Why FlashOcc could achieve such outstanding performance with only conv2d ops?

Yzichen / FlashOCC

Apache License 2.0

293 stars 31 forks source link

Why FlashOcc could achieve such outstanding performance with only conv2d ops? #7

Open QingXIA233 opened 10 months ago

QingXIA233 commented 10 months ago

Hello, @Yzichen brilliant idear and nice work! With all due respect, I wonder why FlashOcc could achieve such amazing results shown in yor paper with only conv2d ops. Couple months ago, I trained BevdetOcc2D which also uses 2D img_bev_encoder_backbone and img_bev_encoder_neck (z is collapsed), the only difference with FlashOcc is that before the features enter the head, they are reshaped to 3D, thus the head still uses Conv3d. When I read your code, I expect to see some extrodinary operation or design in the head part, but the difference is that it replaces the conv3d with conv2d simply and adds some reshape ops to get the final predictions. I can't help wondering why this kind of architecture works so well or maybe there is some novel design that I didn't notice here. Please provide some hints. Thank you a lot.

Yzichen commented 10 months ago

Compared with BEVDet-OCC, we indeed just replace conv3d with conv2d and then introduce a channel2height operation to obtain 3D occupancy prediction results. No other tricks.

QingXIA233 commented 10 months ago

Compared with BEVDet-OCC, we indeed just replace conv3d with conv2d and then introduce a channel2height operation to obtain 3D occupancy prediction results. No other tricks.

@Yzichen I got your point. However, there remain two concerns: 1. I undertsand the fact that replacing conv3d with conv2d ops makes the model run faster, but I don't get it why it could achieve better result. This is the reason why I asked about the tricks and designs. 2. Conv3d usually takes a longer time to converge than its conv2d counterpart. I wonder whether you trained the original bevdetocc model with more epochs to make sure it's fully trained. The first point above is the main mystery that draws my attention, I really hope that you could enlighten me a little bit. Thanks a lot.
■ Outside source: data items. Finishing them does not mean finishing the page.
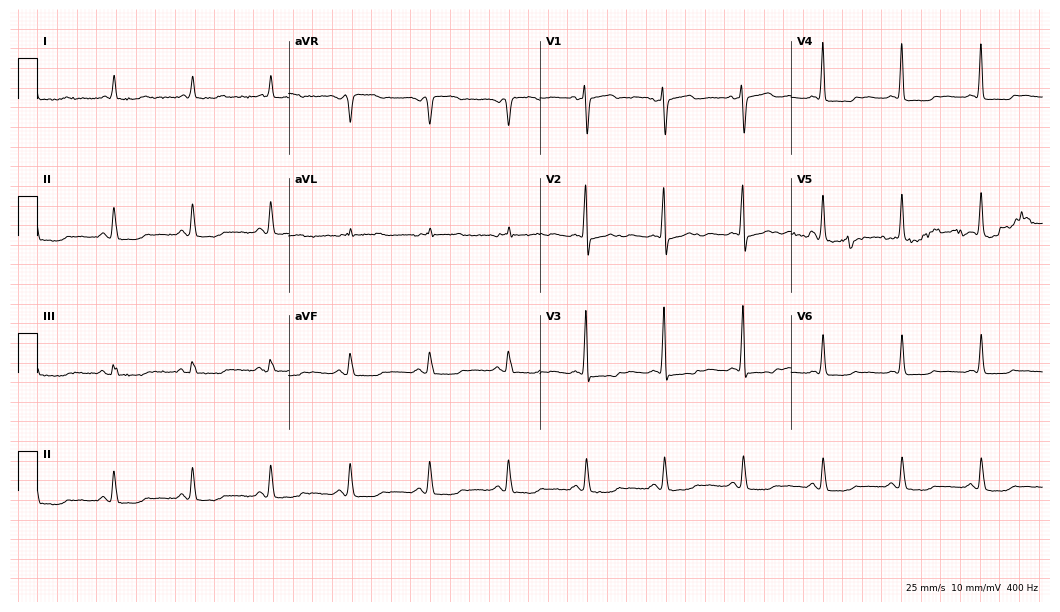
Resting 12-lead electrocardiogram (10.2-second recording at 400 Hz). Patient: a female, 85 years old. None of these six findings is recorded: first-degree AV block, right bundle branch block, left bundle branch block, sinus bradycardia, atrial fibrillation, sinus tachycardia. Other findings, if any, are not listed.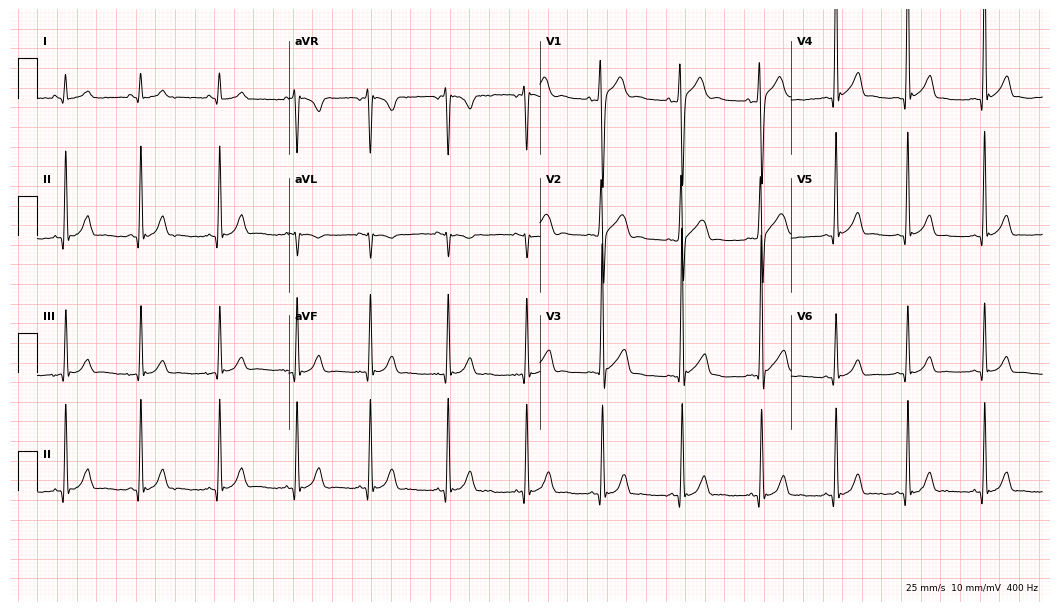
12-lead ECG from a 20-year-old male patient. No first-degree AV block, right bundle branch block, left bundle branch block, sinus bradycardia, atrial fibrillation or sinus tachycardia recorded for this tracing. Only these six findings were labelled.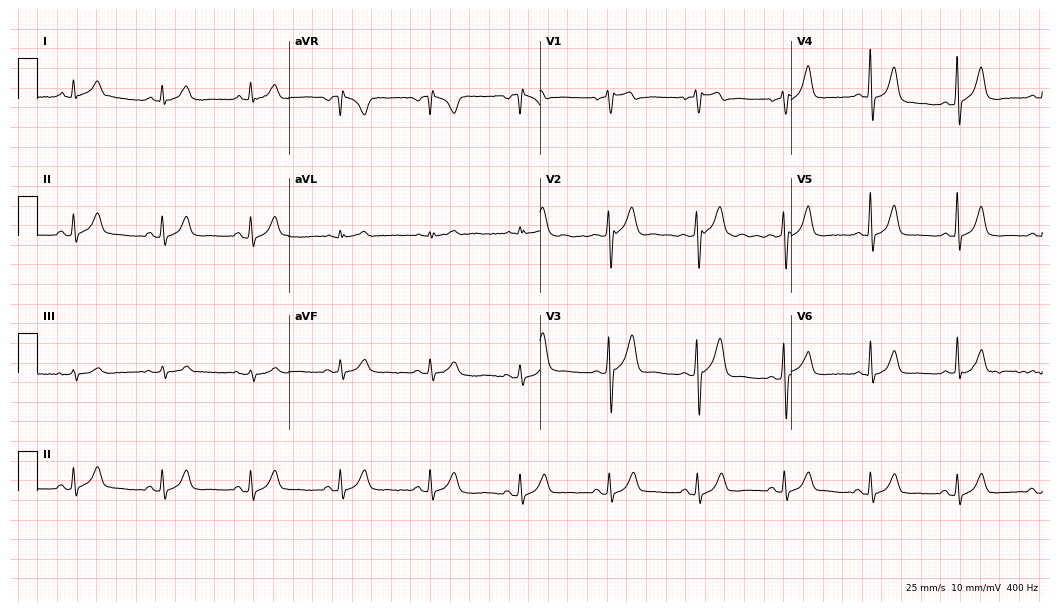
Standard 12-lead ECG recorded from a 64-year-old male. Read as a normal ECG.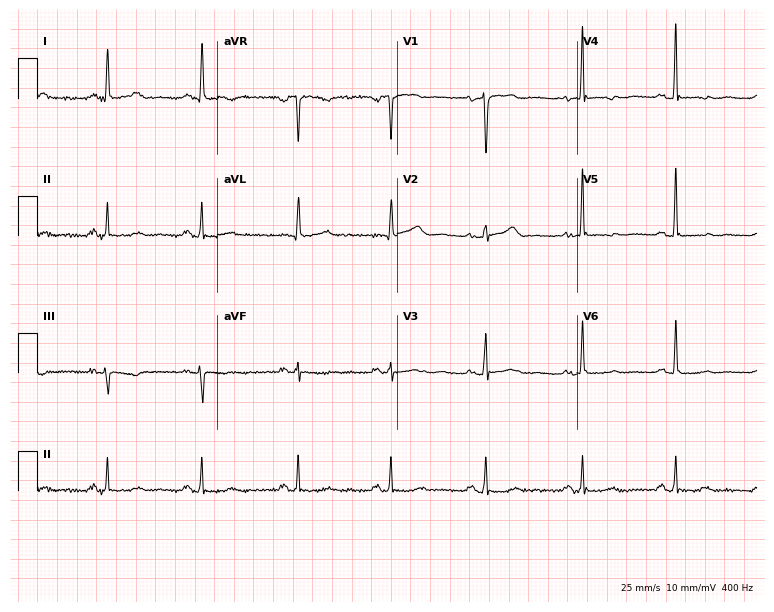
12-lead ECG from a female, 57 years old (7.3-second recording at 400 Hz). No first-degree AV block, right bundle branch block (RBBB), left bundle branch block (LBBB), sinus bradycardia, atrial fibrillation (AF) or sinus tachycardia recorded for this tracing. Other findings, if any, are not listed.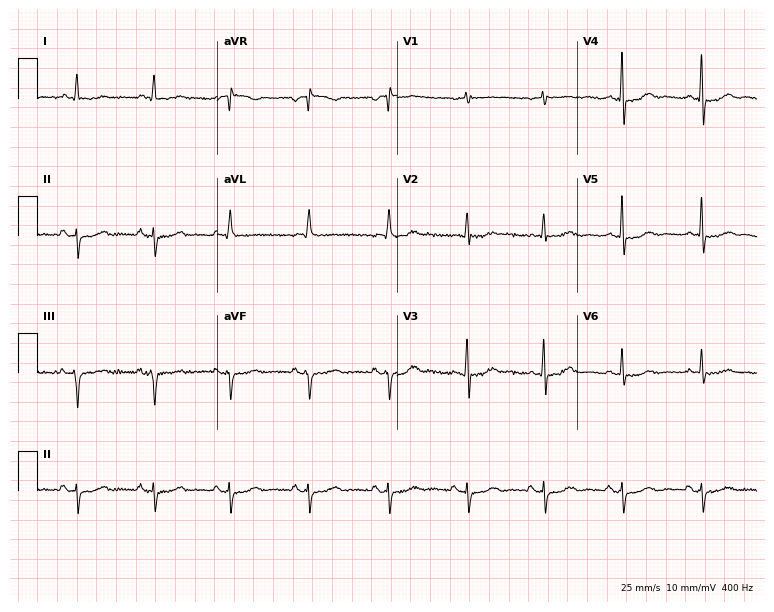
12-lead ECG from a female, 74 years old. Screened for six findings — first-degree AV block, right bundle branch block, left bundle branch block, sinus bradycardia, atrial fibrillation, sinus tachycardia — none is recorded. Findings outside these six are not listed.

Yzichen commented 10 months ago

To be honest, I don't have a definitive answer. Our original guess was that using conv2d would better benefit from the pre-trained detection weights, but later we found that conv2d performs slightly better than conv3d even without the detection weights.
Sorry, we lack the computational resources to train more epochs.

drilistbox commented 8 months ago

We thought the problem for several days. As the baseline methods (i.e. BEVDetOCC, UniOCC and FBOCC) based on voxel-level features would learn large number of non-object regions, thus 1) the easy non-object region can dominate training process and result in degenerated models, 2) the imbalanced samples increase learning difficulty for models. The above two issues offset the excellent performance of 3D-Conv.

LinuxCup commented 1 month ago

@drilistbox Hello, Can i ask a question! why does not use lidar directly for Occ task, most of which use images. PointCloud can use sparse Conv to avoid the above problems. I am a newer for this felid. Thinks!

drilistbox commented 1 month ago

@LinuxCup

camera-based solution is cheaper and more stable than the lidar-based one.
camera-based solution can construct the occupancy voxel for small or vimineous objects, which may be missed by the lidar point.
On nvidia's gpu, sparse-conv can also be applied to 3DConv-based methods(i.e., fbocc,bevdetocc,renderocc). But many oher edge-chips do not spport sparse-conv.

LinuxCup commented 1 month ago

@drilistbox think you for your reply! I will read the above parper you mentioned. Thinks.